Diamond Digger Saga follows a cute buck-toothed alien who goes on a journey to hunt for underground treasure. He has the ability to transform his body into a rapidly spinning drill and does so to dig deep into the earth. The map that connects all the levels together shows every 10 levels or so taking place on a different tiny planet, not unlike those you’d see in Super Mario Galaxy. The story is very basic and barely present, but cute four-panel comics show up each time a new objective shows up to explain why the alien would be interested in objectives that aren’t collecting treasure in the first place.
The game’s framework will be extremely familiar to anybody who’s spent time with any of King’s Saga games. 110 levels are spread across a map. Each level asks you to complete a certain objective within a certain number of moves. Succeed, and you’ll receive 1–3 stars based on your score; fail, and you’ll lose one of your 5 extra lives. When you’re out of lives, you’ll have to wait for them to recover, buy them with gold, or ask your Facebook friends to send you some for free. Various boosters can be purchased with gold to make levels easier, and if you still fail, you can always spend gold on a few more moves to continue the level. Gold, of course, is a premium currency that you can buy in bundles with your credit card.
The game’s blocks consist of gems on top of dirt. Clicking on a group of three or more matching gems destroys the gems and digs up a layer of the dirt beneath. Unlike most match-threes, you don’t get points for simply matching gems. Instead, you get a nominal amount of points for digging up dirt and many more points if the dirt contains gold. Conveniently, patches of earth that contain gold are striped with a golden color. Most dirt can be broken in a single match, but rocks can take multiple hits to fully excavate.

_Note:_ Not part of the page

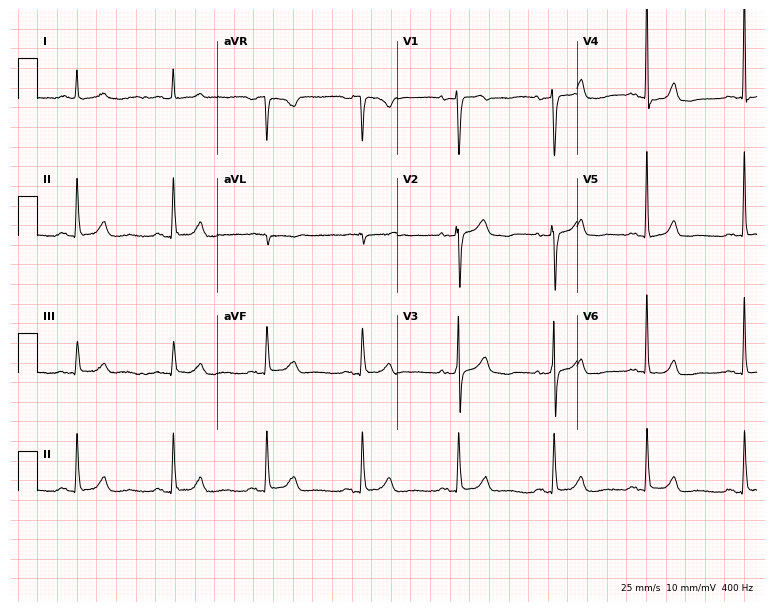
12-lead ECG from an 84-year-old female. No first-degree AV block, right bundle branch block (RBBB), left bundle branch block (LBBB), sinus bradycardia, atrial fibrillation (AF) or sinus tachycardia recorded for this tracing.

A pool of water sits at the top of each screen. As you clear dirt, the water fills up the empty areas left behind. If you can get the water to an exit at the bottom of the screen, you’ll dig down to the next room. Each new room has a different layout to work through. There’s several reasons to continually dig deeper. First, you can only dig up so much earth in a single room, so digging deeper gives you access to more dirt and more gold. Second, deeper rooms have better gold. At first you’ll only find gold coins, but as you go deeper, you’ll find bags and eventually chests full of the stuff; and more gold means more points. Finally, each time you make it to a new room, you get two extra moves to make before it’s game over.
The depth mechanic adds an interesting balance of risk and reward to a game that could have fallen really flat otherwise. Early in the game, you want to get down deep as efficiently as possible. Eventually, you have to make the call to make gold your top priority to focus on collecting points. If you make the call too early, you’ll spend too many moves on gold coins and bags. If you make the call too late, you won’t have enough moves left to find the precious treasure chests.

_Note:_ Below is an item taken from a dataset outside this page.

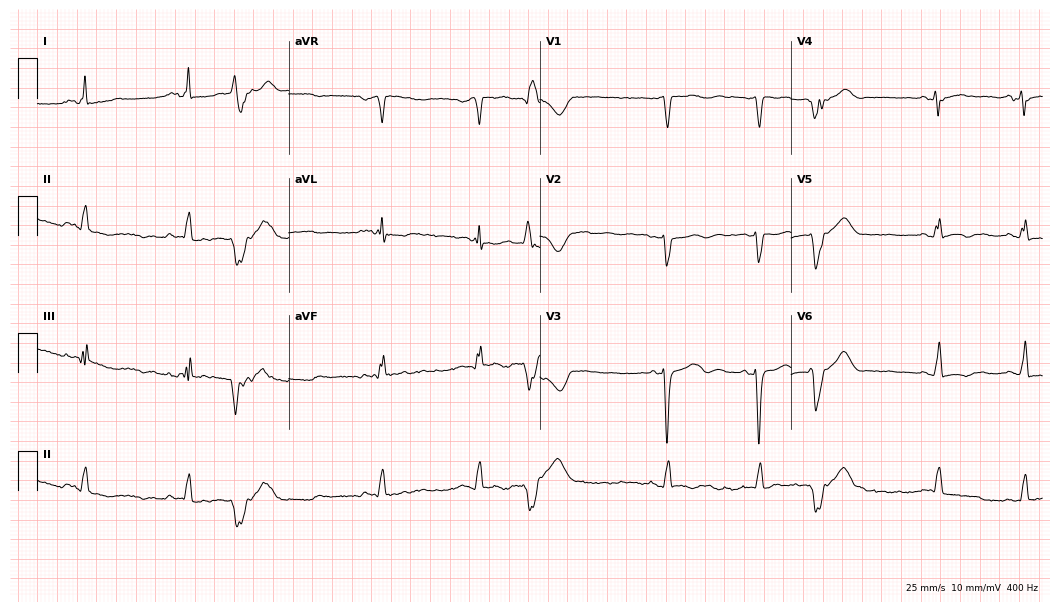
Resting 12-lead electrocardiogram (10.2-second recording at 400 Hz). Patient: a woman, 62 years old. None of these six findings is recorded: first-degree AV block, right bundle branch block, left bundle branch block, sinus bradycardia, atrial fibrillation, sinus tachycardia.

As I quickly referenced earlier, your objective isn’t always to get gold. Sometimes, it’s waking up fireflies, collecting bath toys, or stacking totems onto their bases. All three alternative objectives are interesting and shake up the way you play the game. Fireflies wake up when you get water to their square. Bath toys are hidden in blue rocks that you must destroy by making matches. Totems fall as you break the earth beneath them, eventually reuniting with their bases. There’s still a motivation to dig ever-deeper, but it turns into finding more fireflies, blue rocks, and totems instead of getting better loot. Each firefly level has a limited number of fireflies to wake up. An exclamation point icon will hover over any firefly that you must wake up before moving on to the next screen. If you miss it, it will be impossible to reach your objective and it’s game over. The same applies to bath toys and totems. Sometimes, it’s quite tricky to reach an objective before you get the water to the exit.
Diamond Digger Saga has a fun gameplay mechanic with some clever twists on match-three. It’s hard to put down, and that’s largely owed to how great King is at polishing a game so that it simply feels great to interact with. It inherits all the good and bad that goes with being a Saga title. On the one hand, you’ve got addictive gameplay and lots of charm. On the other hand, you’ve got premium currency, an extra lives system, Facebook integration, and a steep difficulty curve to deal with. You should already know whether or not you find King’s monetization morally objectionable or not. If so, give this one a pass. If not, you’re going to love Diamond Digger Saga — it’s one of the best King games I’ve played.